#### [WHAT THE TASK REQUIRES]
Transcribe, without any alteration, only the lines that begin at the line containing "2012.0 | 16978 |" and run to the last line below.

─── SUPPLIED DATA

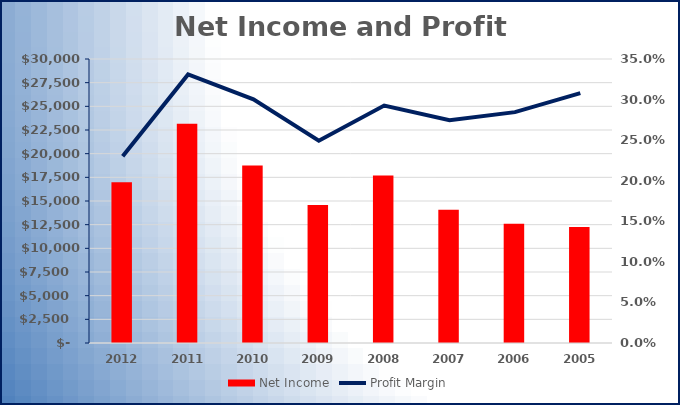
| Category | Net Income |
|---|---|
| 2012.0 | 16978 |
| 2011.0 | 23150 |
| 2010.0 | 18760 |
| 2009.0 | 14569 |
| 2008.0 | 17681 |
| 2007.0 | 14065 |
| 2006.0 | 12599 |
| 2005.0 | 12254 |

──────

#### [EXERCISE SOLUTION]
| 2012.0 | 16978 |
| 2011.0 | 23150 |
| 2010.0 | 18760 |
| 2009.0 | 14569 |
| 2008.0 | 17681 |
| 2007.0 | 14065 |
| 2006.0 | 12599 |
| 2005.0 | 12254 |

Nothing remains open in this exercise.